While acknowledging the convenience of our sample, it is imperative to recognize the inherent limitations within our study. Firstly, the data collection method utilized dichotomous questions, allowing for a simple yes or no response, which may have inadvertently overlooked nuances in experiences of xerostomia, olfactory, and gustatory dysfunctions. This limitation could potentially undermine the comprehensiveness of our findings, as the complexity of these symptoms may not have been fully captured. Additionally, the timing of our survey, conducted shortly after COVID-19 diagnoses, introduces a temporal factor that could influence the accuracy of reported symptoms. The acute phase of the illness may have led to variations in symptom severity and perception, impacting the reliability of our data.

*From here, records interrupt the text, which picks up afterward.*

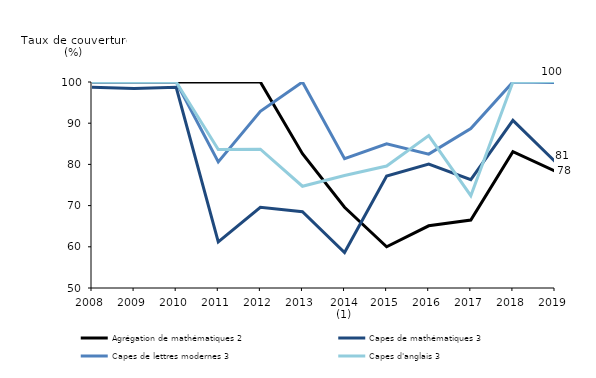
| Category | Agrégation de mathématiques 2 | Capes de mathématiques 3 | Capes de lettres modernes 3 | Capes d'anglais 3 |
|---|---|---|---|---|
| 2008 | 100 | 98.7 | 100 | 100 |
| 2009 | 100 | 98.4 | 100 | 100 |
| 2010 | 100 | 98.7 | 100 | 100 |
| 2011 | 100 | 61.2 | 80.6 | 83.6 |
| 2012 | 100 | 69.6 | 92.9 | 83.7 |
| 2013 | 82.6 | 68.5 | 100 | 74.7 |
| 2014 (1) | 69.6 | 58.6 | 81.4 | 77.3 |
| 2015 | 60 | 77.2 | 85 | 79.6 |
| 2016 | 65.1 | 80.1 | 82.5 | 87 |
| 2017 | 66.5 | 76.3 | 88.7 | 72.4 |
| 2018 | 83.1 | 90.7 | 100 | 100 |
| 2019 | 78.4 | 80.7 | 99.9 | 100.1 |
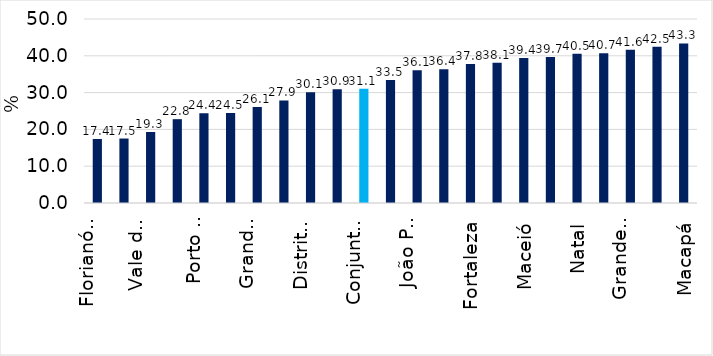
| Category | Series 0 |
|---|---|
| Florianópolis | 17.395 |
| Curitiba | 17.52 |
| Vale do Rio Cuiabá | 19.296 |
| Goiânia | 22.781 |
| Porto Alegre | 24.372 |
| São Paulo | 24.46 |
| Grande Vitória | 26.065 |
| Belo Horizonte | 27.875 |
| Distrito Federal | 30.071 |
| Belém | 30.898 |
| Conjunto RMs | 31.067 |
| Rio de Janeiro | 33.454 |
| João Pessoa | 36.101 |
| Teresina | 36.358 |
| Fortaleza | 37.803 |
| Manaus | 38.123 |
| Maceió | 39.435 |
| Recife | 39.653 |
| Natal | 40.549 |
| Salvador | 40.665 |
| Grande São Luís | 41.63 |
| Aracaju | 42.493 |
| Macapá | 43.342 |
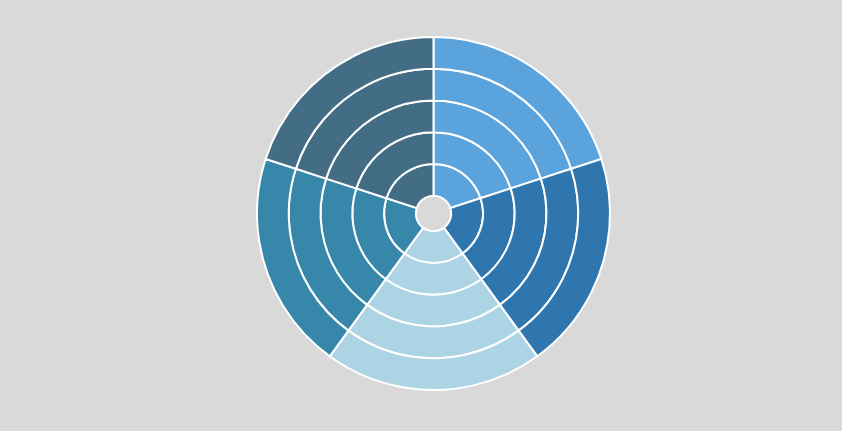
| Category | Series 0 | Series 1 | Series 2 | Series 3 | Series 4 |
|---|---|---|---|---|---|
| R True | 1 | 1 | 1 | 1 | 1 |
| R False | 0 | 0 | 0 | 0 | 0 |
| P True | 1 | 1 | 1 | 1 | 1 |
| P False | 0 | 0 | 0 | 0 | 0 |
| A True | 1 | 1 | 1 | 1 | 1 |
| A False | 0 | 0 | 0 | 0 | 0 |
| F True | 1 | 1 | 1 | 1 | 1 |
| F False | 0 | 0 | 0 | 0 | 0 |
| I True | 1 | 1 | 1 | 1 | 1 |
| I False | 0 | 0 | 0 | 0 | 0 |

Moreover, the influence of medications used in the treatment of COVID-19 on oral health and xerostomia cannot be disregarded. Certain medications may have side effects that manifest as oral alterations or exacerbate pre-existing conditions, such as dry mouth. This aspect adds another layer of complexity to our findings, as it suggests a potential confounding variable that may not have been fully accounted for in our analysis. Furthermore, the scarcity of literature surrounding COVID-19, given its relatively recent emergence, contributes to the overarching limitations of our study. The lack of extensive prior research restricts our ability to contextualize and compare our findings, highlighting the need for further investigation into the oral manifestations of COVID-19 and their implications for clinical practice.

5. Conclusions

Our study highlights the diverse clinical manifestations and prognostic factors associated with COVID-19. Significant associations were found between severe COVID-19 cases and variables such as comorbidities, age, and infection-related complications. Unexpectedly, the presence of comorbidities was identified as a protective factor against death in logistic regression analysis, adding complexity to the understanding of disease outcomes. Additionally, respiratory levels were significantly associated with mortality, underlining the importance of respiratory status in predicting outcomes. A significant proportion of patients exhibited COVID-19-related manifestations, with oral lesions being the most common. These findings underscore the complexity of COVID-19 clinical presentations and the need for comprehensive management strategies to improve patient outcomes. Further research is warranted to elucidate underlying mechanisms and develop targeted interventions for effective management of COVID-19 complications.